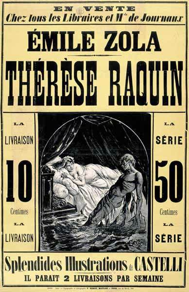 Publicité pour Thérèse Raquin - ca 1867
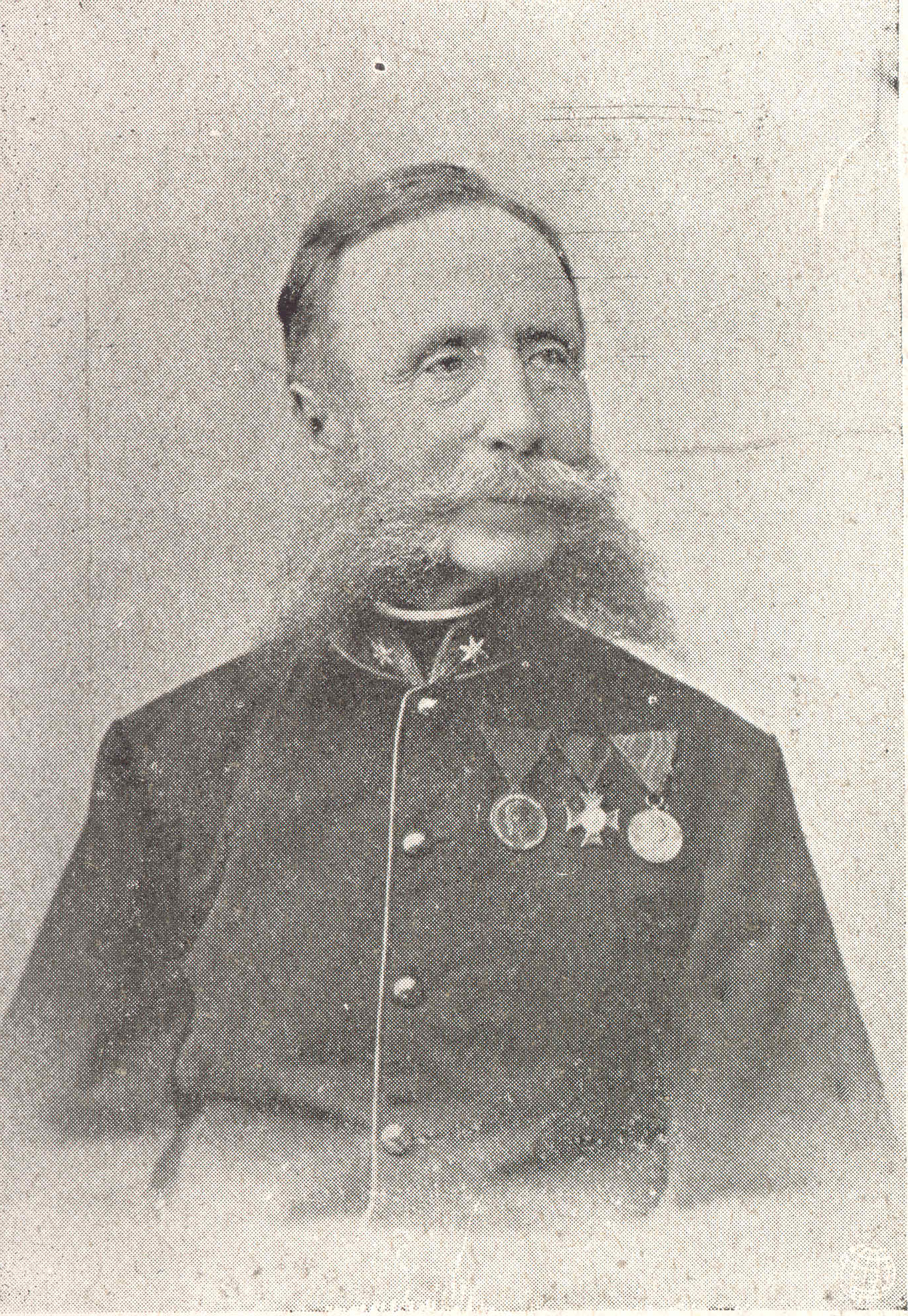 K.u.k. Major, Bergsteiger und Begründer des Karpathenvereins
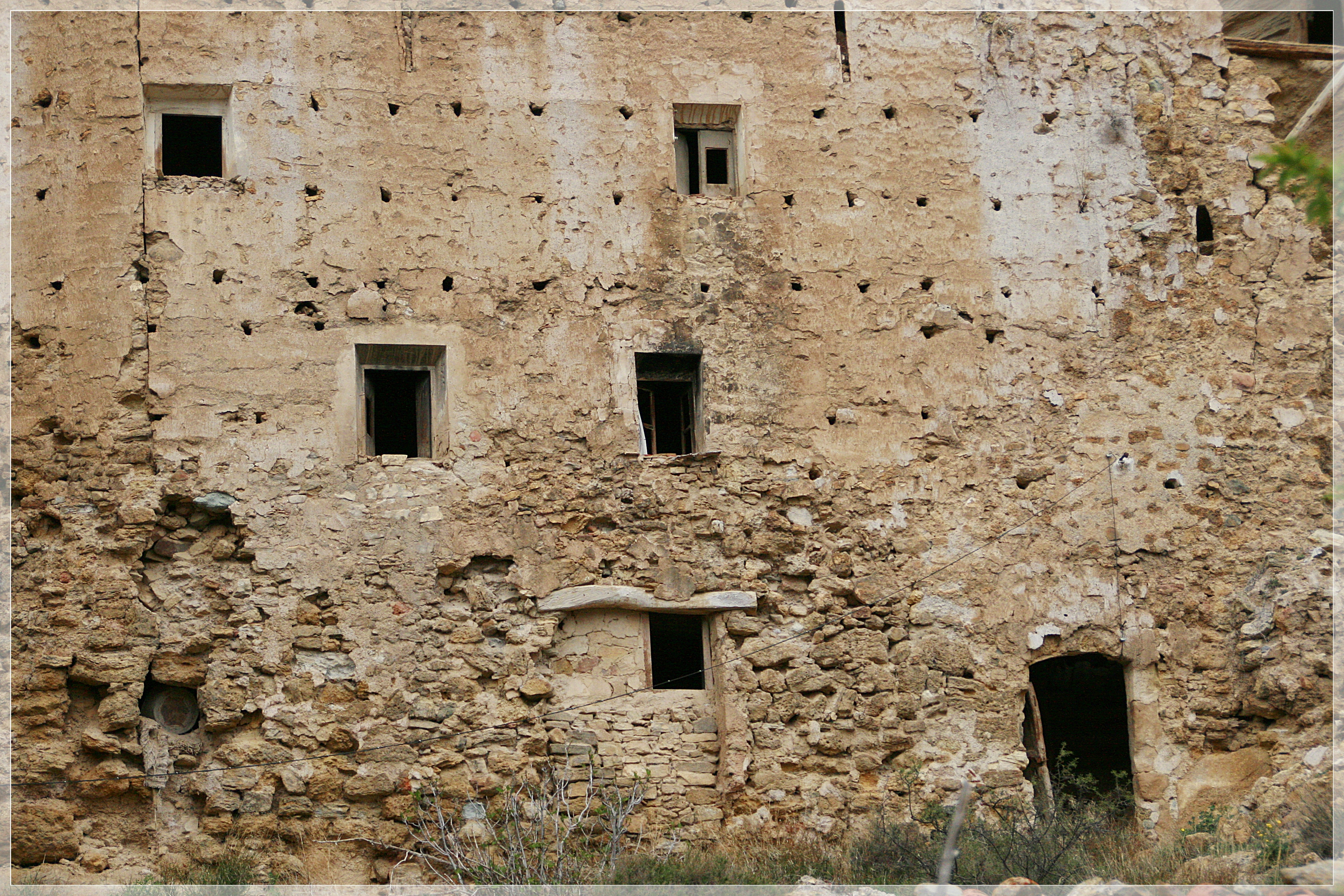 Palacio de Inestrillas (La Rioja)
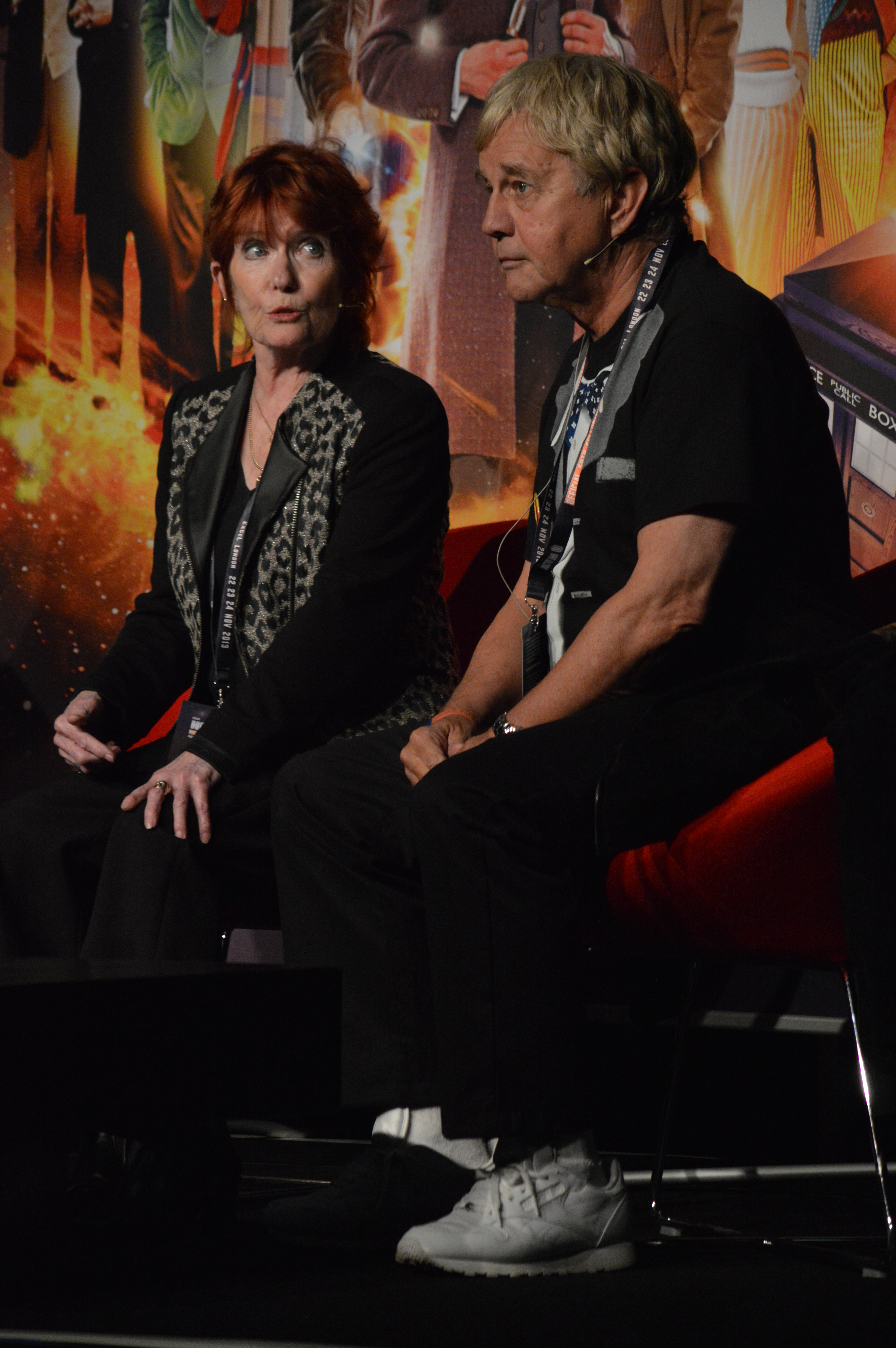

**TASK REQUIREMENTS**
In your reply, please print exactly the lines from the one with "K.u.k. Major, Bergsteiger" through the final line of the listing above, both included, and no pictures.

**RESULT FOR THIS TASK**
 K.u.k. Major, Bergsteiger und Begründer des Karpathenvereins
 Palacio de Inestrillas (La Rioja)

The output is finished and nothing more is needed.